Last updated at Posted at 2018-05-18

This post follows the great research blog of Google
https://ai.googleblog.com/

Introduction

Recent dramatic growth in natural language understanding research made great achievements. In this post, they have explained their approaches in two research papers recently published.

  1. Learning Semantic Textual Similarity from Conversations
  2. Universal Sentence Encoder
    And they made the pre-trained model accessible on TensorflowHub

Learning Semantic Textual Similarity from Conversations

In this paper, they introduced novel approach to understand the semantic textual similarity based on the natural conversation. The concept is that the sentences are likely to be semantically similar if they have a similar distribution of responses. For instance, "How are you?" and "How old are you?" are meaning totally different and indeed the response should be different. But ""How old are you?" and "What is your age?" are meant same thing, asking age.

Screen Shot 2018-05-18 at 8.28.50.png

In this work, they have aimed to have learn the similarity between sentence through the response classification task; given a conversational input, we wish to classify the correct response from a batch of randomly selected responses.
image3.gif
However, the ultimate goal is to let a model be able to return the embeddings representing a variety of natural language relationships, including similarity and relatedness.

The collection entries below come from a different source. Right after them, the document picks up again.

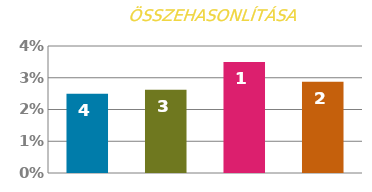
| Category | KAMATLÁB |
|---|---|
| 0 | 0.025 |
| 1 | 0.026 |
| 2 | 0.035 |
| 3 | 0.029 |
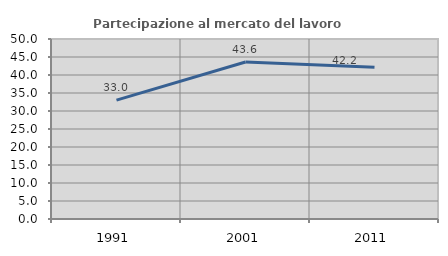
| Category | Partecipazione al mercato del lavoro  femminile |
|---|---|
| 1991.0 | 33.016 |
| 2001.0 | 43.598 |
| 2011.0 | 42.157 |
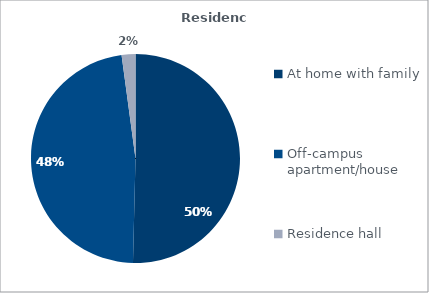
| Category | Series 0 |
|---|---|
| At home with family  | 0.501 |
| Off-campus apartment/house | 0.472 |
| Residence hall | 0.021 |
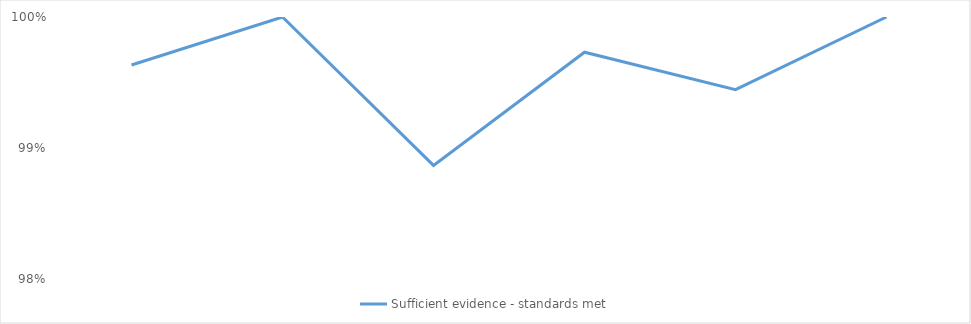
| Category | Sufficient evidence - standards met |
|---|---|
| 0 | 0.996 |
| 1 | 1 |
| 2 | 0.989 |
| 3 | 0.997 |
| 4 | 0.994 |
| 5 | 1 |
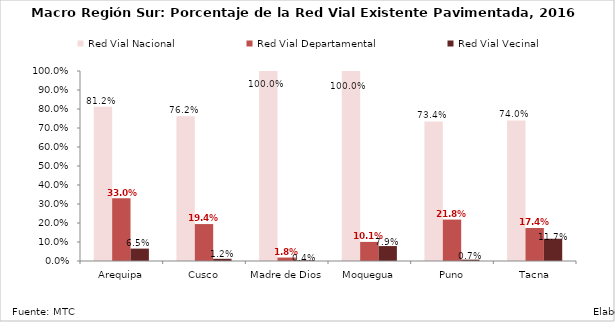
| Category | Red Vial Nacional | Red Vial Departamental | Red Vial Vecinal |
|---|---|---|---|
|  Arequipa | 0.812 | 0.33 | 0.065 |
|  Cusco | 0.762 | 0.194 | 0.012 |
|  Madre de Dios | 1 | 0.018 | 0.004 |
|  Moquegua | 1 | 0.101 | 0.079 |
|  Puno | 0.734 | 0.218 | 0.007 |
|  Tacna | 0.74 | 0.174 | 0.117 |
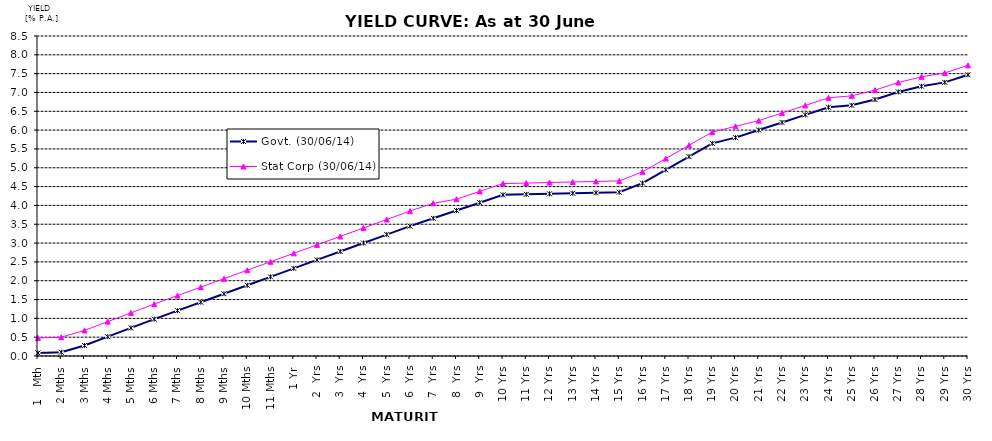
| Category | Govt. (30/06/14) | Stat Corp (30/06/14) | Difference |
|---|---|---|---|
| 1   Mth | 0.08 | 0.48 |  |
| 2 Mths | 0.1 | 0.5 |  |
| 3 Mths | 0.28 | 0.68 |  |
| 4 Mths | 0.513 | 0.913 |  |
| 5 Mths | 0.747 | 1.147 |  |
| 6 Mths | 0.98 | 1.38 |  |
| 7 Mths | 1.205 | 1.605 |  |
| 8 Mths | 1.429 | 1.829 |  |
| 9 Mths | 1.654 | 2.054 |  |
| 10 Mths | 1.878 | 2.278 |  |
| 11 Mths | 2.103 | 2.503 |  |
| 1 Yr | 2.327 | 2.727 |  |
| 2  Yrs | 2.552 | 2.952 |  |
| 3  Yrs | 2.776 | 3.176 |  |
| 4  Yrs | 3.001 | 3.401 |  |
| 5  Yrs | 3.225 | 3.625 |  |
| 6  Yrs | 3.45 | 3.85 |  |
| 7  Yrs | 3.658 | 4.058 |  |
| 8  Yrs | 3.865 | 4.165 |  |
| 9  Yrs | 4.072 | 4.372 |  |
| 10 Yrs | 4.28 | 4.58 |  |
| 11 Yrs | 4.294 | 4.594 |  |
| 12 Yrs | 4.308 | 4.608 |  |
| 13 Yrs | 4.322 | 4.622 |  |
| 14 Yrs | 4.336 | 4.636 |  |
| 15 Yrs | 4.35 | 4.65 |  |
| 16 Yrs | 4.592 | 4.892 |  |
| 17 Yrs | 4.944 | 5.244 |  |
| 18 Yrs | 5.296 | 5.596 |  |
| 19 Yrs | 5.648 | 5.948 |  |
| 20 Yrs | 5.8 | 6.1 |  |
| 21 Yrs | 6.002 | 6.252 |  |
| 22 Yrs | 6.204 | 6.454 |  |
| 23 Yrs | 6.406 | 6.656 |  |
| 24 Yrs | 6.608 | 6.858 |  |
| 25 Yrs | 6.66 | 6.91 |  |
| 26 Yrs | 6.812 | 7.062 |  |
| 27 Yrs | 7.014 | 7.264 |  |
| 28 Yrs | 7.166 | 7.416 |  |
| 29 Yrs | 7.268 | 7.518 |  |
| 30 Yrs | 7.47 | 7.72 |  |
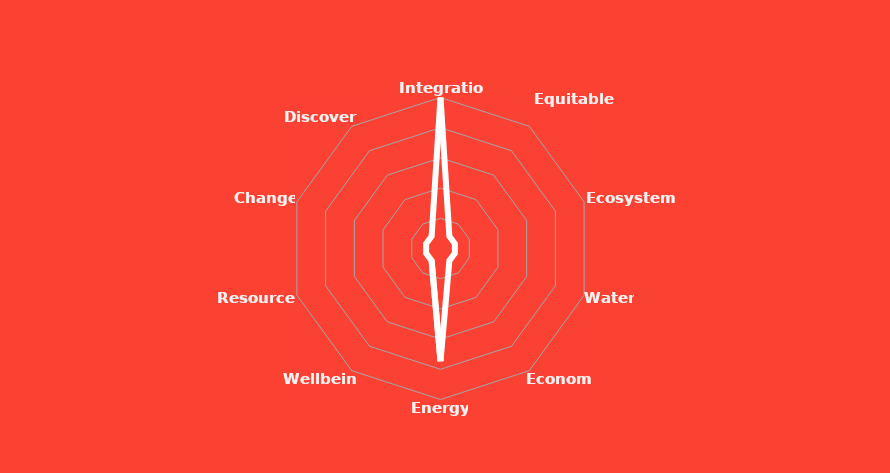
| Category | Series 0 |
|---|---|
| Integration | 10 |
| Equitable
 Communities  | 1 |
| Ecosystems | 1 |
| Water | 1 |
| Economy | 1 |
| Energy | 7.462 |
| Wellbeing | 1 |
| Resources | 1 |
| Change | 1 |
| Discovery | 1 |
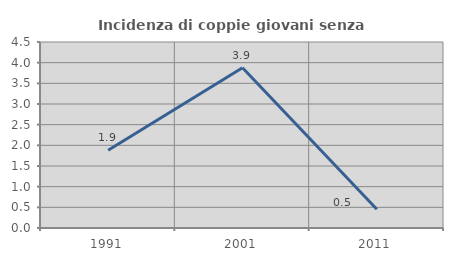
| Category | Incidenza di coppie giovani senza figli |
|---|---|
| 1991.0 | 1.879 |
| 2001.0 | 3.878 |
| 2011.0 | 0.456 |
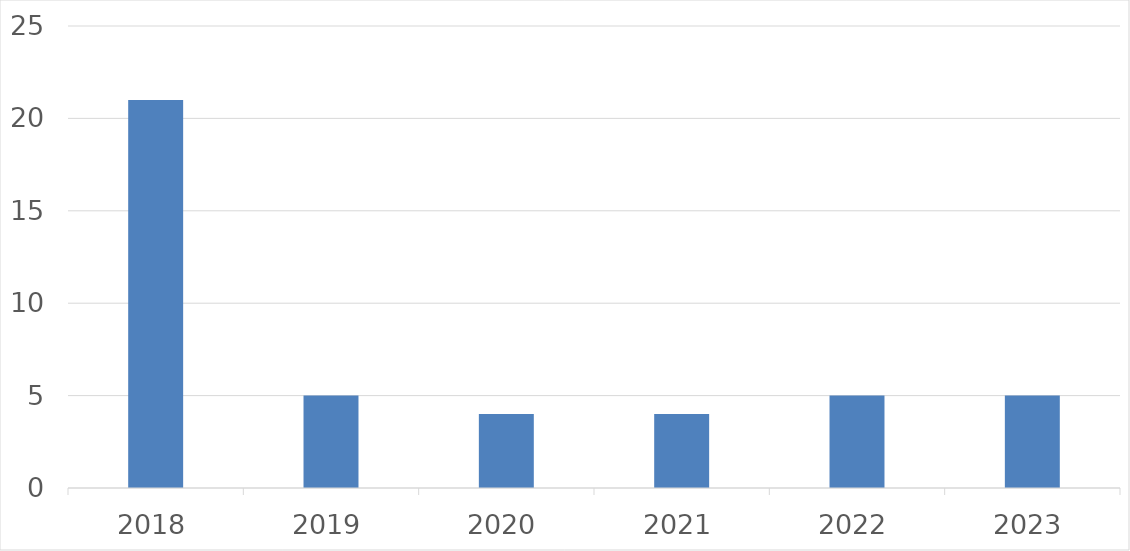
| Category | Series 0 |
|---|---|
| 2018 | 21 |
| 2019 | 5 |
| 2020 | 4 |
| 2021 | 4 |
| 2022 | 5 |
| 2023 | 5 |

Universal Sentence Encoder

They have made the three models related with the sentence encoding architecture for NLP tasks on TF Lite.
Most of them are inspired by some existing reputed techniques in NN domain though, they have dispensed the decoder system and built the model with only encoders.

  1. Using DAN(Deep Average Network) in encoding
  2. Using Transformer in encoding
  3. Multi DAN models for encoding

Through the validation, they have found that compute time for the model using Transformer increases noticeably as sentence length increases, whereas the compute time for the DAN model stays nearly constant as sentence length is increased.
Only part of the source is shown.